Mine water with iron contamination may take on more than one chemical form.  As it turns out, this can be a significant property, especially when we devise treatment strategies to remove the iron.

The iron will be in one of two oxidation states: ferrous having a +2 charge, or ferric having a +3 charge.  Ferrous iron is soluble in water at any pH.  If you see water containing only ferrous iron, the iron will be totally dissolved and the water will appear as crystal clear, no mater what pH it has.  The situation is different with ferric iron.  At a pH less of than about 3.5 ferric iron is soluble.  But if the pH is higher than 3.5 the ferric iron will become insoluble and precipitate (form a solid) as an orange/yellow compound called yellowboy.  This causes the familiar orange coatings on stream bottoms that tends to smother aquatic life.  So, to put it in a nutshell, ferric iron will precipitate; ferrous iron will not.

Now to continue with another part of the story.  Mine water may also have high levels of acidity, a situation that degrades the water quality.  The most common property we associate with this is a low pH, less than 5 or thereabouts.  To treat such water, we want to neutralize the acidity by adding alkalinity.  Adding alkalinity will raise the pH.  For passive treatment systems, limestone is the widely preferred neutralizing agent.  Having mine water come in contact with limestone dissolves it, tending to neutralize it.  As it does, the pH becomes higher.  Okay, here's where the problem comes in.  If this water also has iron in it, particularly ferric iron, as the pH rises above 3.5, the ferric iron will precipitate as yellowboy.  In doing so, the yellowboy can deposit on the limestone forming a layer of yellowboy that protects the limestone from further dissolution.  In other words, the limestone is rendered ineffective in further neutralization action because of the coating, also known as armoring.  Armoring, in fact, is a failure mode of some treatment systems.

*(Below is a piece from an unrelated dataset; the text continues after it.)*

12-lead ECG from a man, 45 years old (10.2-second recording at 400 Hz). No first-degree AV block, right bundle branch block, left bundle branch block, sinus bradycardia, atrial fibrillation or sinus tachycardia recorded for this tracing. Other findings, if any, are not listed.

Let's go to yet another part of the story: to when the iron pollution is initially formed by pyrite weathering.  When pyrite initially reacts with oxygen and water, one product is ferrous iron. (Equation 1 below)  For ferrous to become ferric, more oxygen is needed.  (Equation 2 below) However, underground the amount of oxygen can be very limited, and that conversion may not happen to any significant extent in the oxygen limited environment.  [Sometimes certain bacteria can accelerate the ferrous to ferric reaction, however.]  Often when mine pollution breaks out at the surface, very little of the iron is in the ferric form because of a lack of oxygen underground.  This, however, can change quickly once the mine water is exposed to the atmosphere where plenty of oxygen is available.  One treatment strategy for mine water having high acidity and virtually all the iron in the ferrous state is to keep oxygen from getting to it while it is passed through a channel of limestone rock.  An anoxic limestone drain protects the water from oxygen while alkalinity is being added.  If, on the other hand, significant amounts of iron are in the ferric state or adequate oxygen is present, a different strategy can be employed: removing the oxygen before adding limestone alkalinity.  This is the case with a SAPS (Successive Alkalinity Producing System).

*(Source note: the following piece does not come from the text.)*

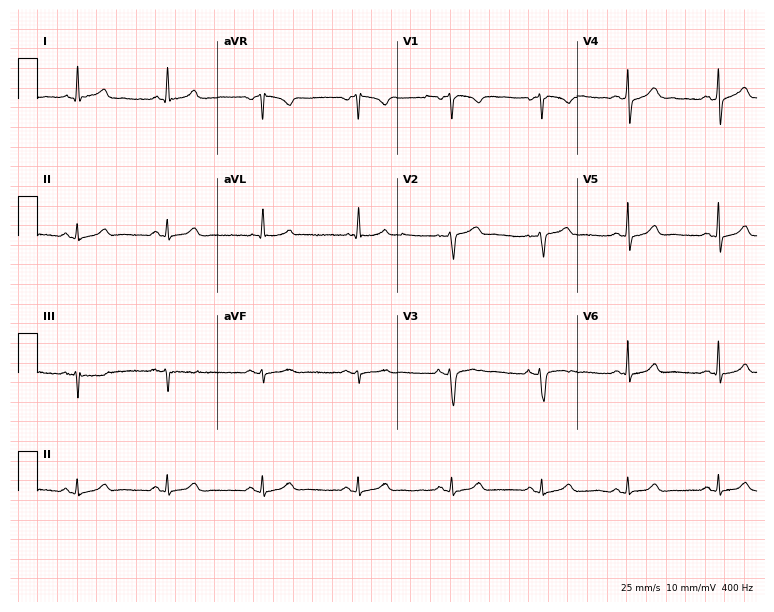
Standard 12-lead ECG recorded from a man, 65 years old (7.3-second recording at 400 Hz). None of these six findings is recorded: first-degree AV block, right bundle branch block, left bundle branch block, sinus bradycardia, atrial fibrillation, sinus tachycardia. Findings outside these six are not listed.

The three chemical reactions salient to this discussion are

4FeS2(s) + 14O2(g) + 4H2O(l)  --->  4Fe2+(aq) + 8SO42-(aq) + 8H+(aq)     (1)

4Fe2+(aq) + O2(g) + 4H+(aq)  --->   4Fe3+(aq) + 2H2O(l)    (2)

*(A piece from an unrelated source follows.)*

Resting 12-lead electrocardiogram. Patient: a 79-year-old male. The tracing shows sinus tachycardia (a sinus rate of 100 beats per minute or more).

4Fe3+(aq) + 12 H2O(l)   --->    4Fe(OH)3(s) + 12H+(aq)    (3)

Equation 1 describes the initial reaction of pyrite with water and oxygen to form ferrous ions.   Equation 2 describes the reaction in which ferrous iron is converted to ferric iron.  Equation 3 describes the actual hydrolysis and precipitation of ferric hydroxide (yellowboy).

When and where these reactions happen often drive the design of many passive treatment systems.